(Dataset records)
- Opening Delimiter -
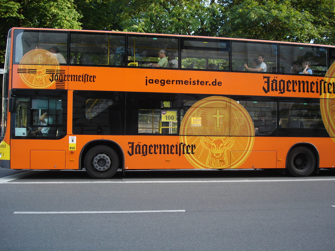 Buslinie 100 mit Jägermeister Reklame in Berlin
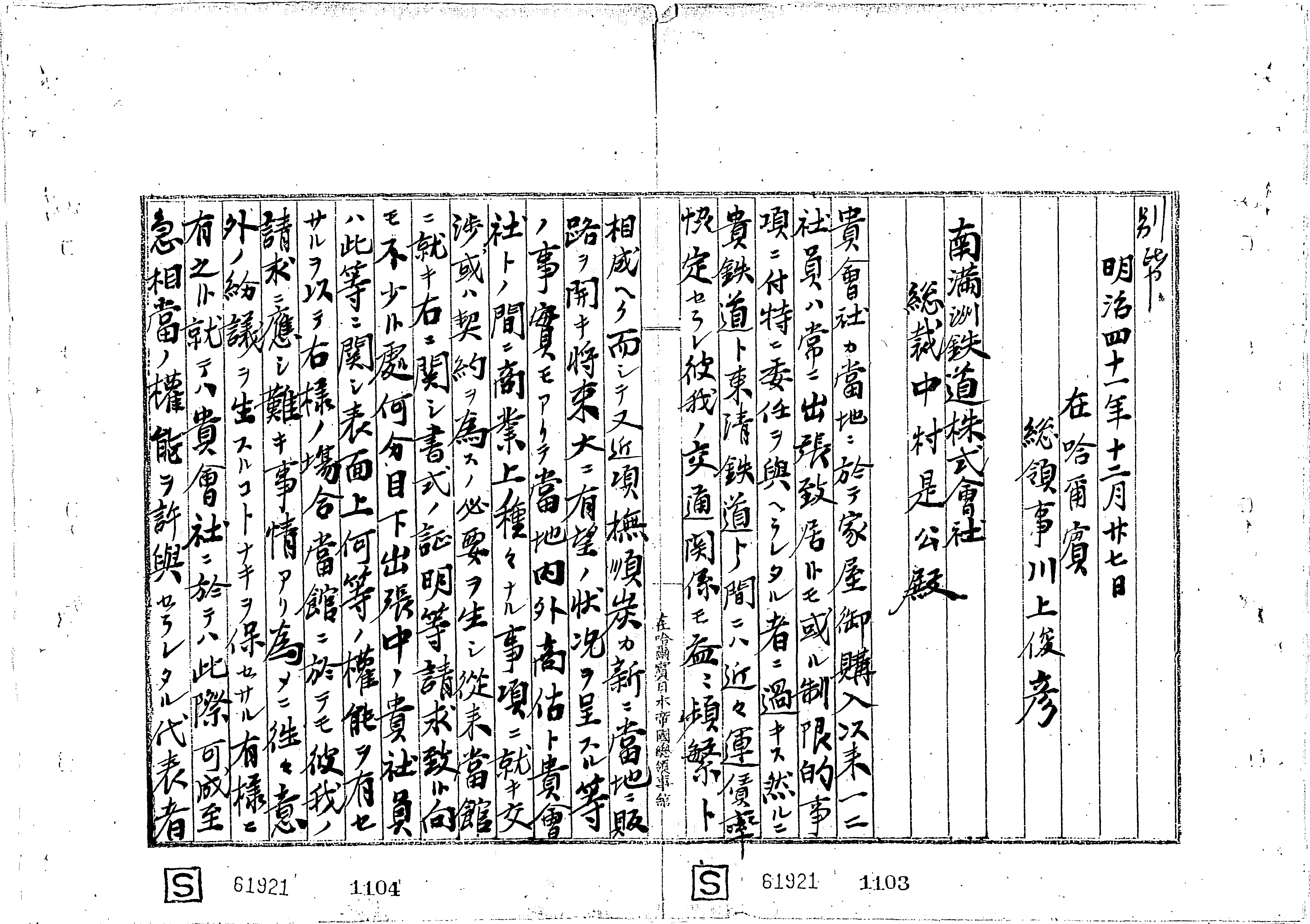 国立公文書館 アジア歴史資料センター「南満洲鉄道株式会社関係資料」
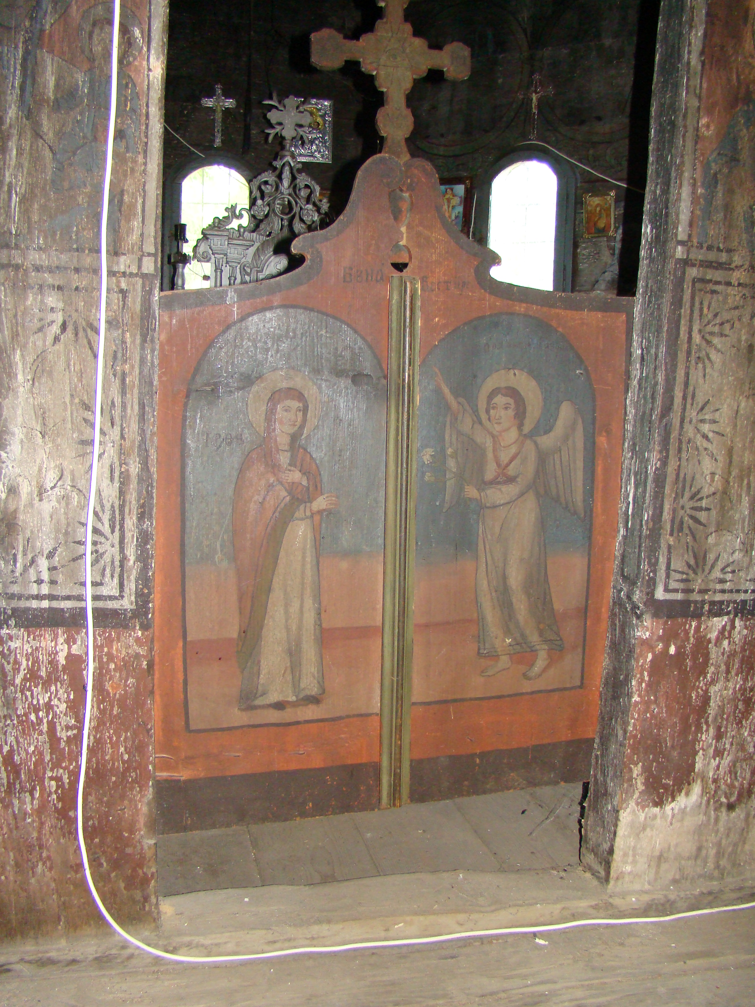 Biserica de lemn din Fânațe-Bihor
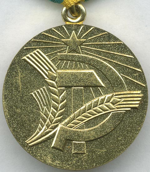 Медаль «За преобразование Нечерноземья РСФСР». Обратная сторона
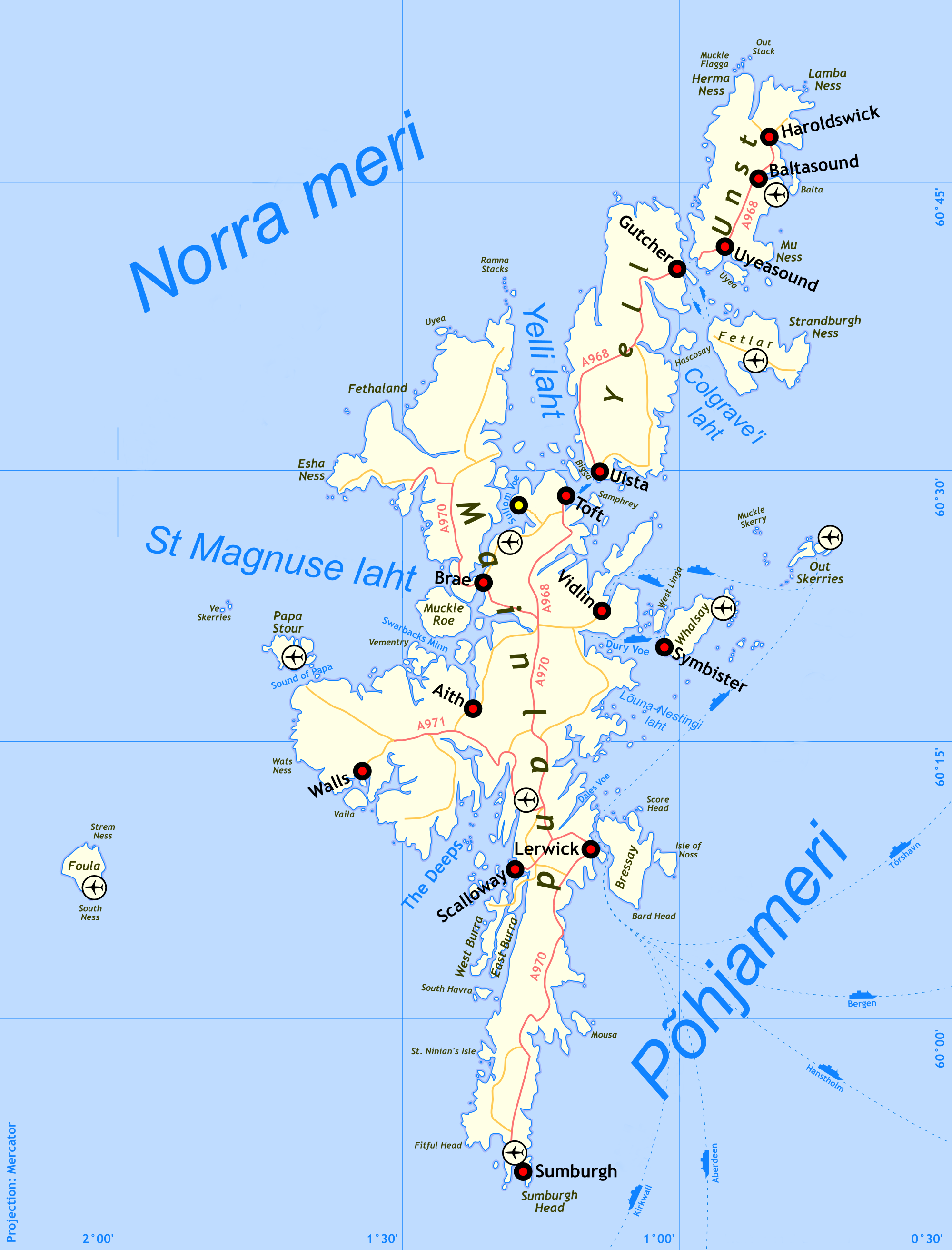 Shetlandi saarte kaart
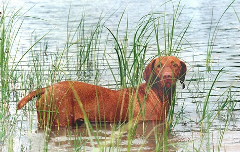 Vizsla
- Closing Delimiter -
Drop the pictures; repeat each entry above exactly.

 Buslinie 100 mit Jägermeister Reklame in Berlin
 国立公文書館 アジア歴史資料センター「南満洲鉄道株式会社関係資料」
 Biserica de lemn din Fânațe-Bihor
 Медаль «За преобразование Нечерноземья РСФСР». Обратная сторона
 Shetlandi saarte kaart
 Vizsla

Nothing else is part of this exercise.